In praise of walking

So, you are saying that, when I am an advanced dancer, I will want to work on walking??
— Student at class

Last week for my birthday, I taught my favorite things to teach: mainly, walking and musicality. Usually, I try to mix the fundamentals with more flashy steps, to have a carrot dangling in front of noses as we slog through the needed drills and practice that make a good dancer. However, I took a week off to give the kind of class I take when in Buenos Aires.

Walk this way!

Have you ever thought about how many ways you can walk? When I ask a private student to list the ways they can walk, here is the list that I usually get:

  • forward

  • backwards

  • parallel or crossed system

Here is the list that a student and I made yesterday:

  • forward, back or side steps

  • parallel or crossed systems

  • on the beat, syncopated, slow motion, or with pauses.

  • in a straight line or curved (circulos)

  • walking normally (some people call this on the outside), in the center (some people call this regular position), or on the closed side of the embrace.
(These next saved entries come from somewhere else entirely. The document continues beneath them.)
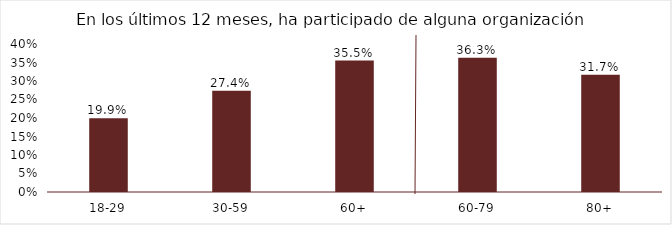
| Category | Participa |
|---|---|
| 18-29 | 0.199 |
| 30-59 | 0.274 |
| 60+ | 0.355 |
| 60-79 | 0.363 |
| 80+ | 0.317 |

What constitutes a walking step?

In addition, there are moves that could be included as walking patterns because they have only straight lines but might not be strictly walks. I don’t know if I personally call these walks, but they might be in your book:

  • vaivens: regular, crossed, and zigzag

  • traveling turns (some people count these as turns, some as walks/traveling steps)

  • traveling steps with traspies: traveling traspie in milonga, stutter steps,

  • crosses: forward or back or lateral

  • salida/regresa

  • ocho cortados that are not “the” ocho cortado, which has pivoting in it.

I encourage all dancers who lead to make lists of the moves that they know, and then to group them into categories, and into sub-categories, nesting the variations in a drop-down menu style. This helps you to find them in your head while dancing and thus actually USE the moves you know more. It also asks you to dive deeper into your technique and think about WHY moves are related and how YOU categorize moves. Believe me, there is no “correct” version of this: everyone’s brain works differently.

How can you make your tango walk more interesting?

Play with the music!

If you generally walk on the beat, practice walking slow motion. Practice adding in corridas (synocopated walks). Practice pausing in your walks. If you can’t hear anything in the music except the beat, this will take some time; but all those elements exist in every tango song! Some suggest more syncopation or more slow motion, but tango music is complex, and you can tease out all sorts of shades of musicality if you know the song. Don’t listen to people who tell you that stepping on the beat is the goal. Send them to me to convince them otherwise. :-)

Play with direction!

If you usually walk only forwards, consider doing a half traveling turn or another strategy to turn 180 degrees, and walk backwards (or backwards against line of dance but that is dangerous). Practice using side steps. Think about turning a quarter turn to face in or out of the dance floor and use lateral steps DOWN the dance floor!

Play with circulos!

Circulos will feel too big for the dance floor at first, so remember you must use contrabody to BOTH SIDES to walk in a circle, just as you do when walking in a straight line down the street, and the circulo will become smaller. What’s the bonus of adding circulos? Variations:

  • clockwise or counterclockwise

  • leader walking forward and follower back; or follower walking forward and leader back.

  • parallel or crossed system

  • different speeds

Play with parallel and crossed systems!

Many dancers never play in between parallel or crossed systems. Explore and discover variations you have not tried before.

Play with position!

Many people approach position as something fundamentally right or wrong. There are ways to move that are better for the body, but no one correct “tango” position. Try dancing on the closed side of the embrace in crossed system (don’t forget your contrabody or this will be difficult). If you are a center-style dancer, work on your contrabody so that you can walk in a straight line. If you what I call a “normal” offset dancer, keep your contrabody going when you walk and touch the inside of the follower’s foot instead of the outside. Just make sure the FOLLOWER can go in a straight line: don’t make them waddle please!!

Go out and conquer!

Remember, the best compliment you can get from an old milonguero/a is: “You walk well,” not “What great boleos!” Go out there and walk!!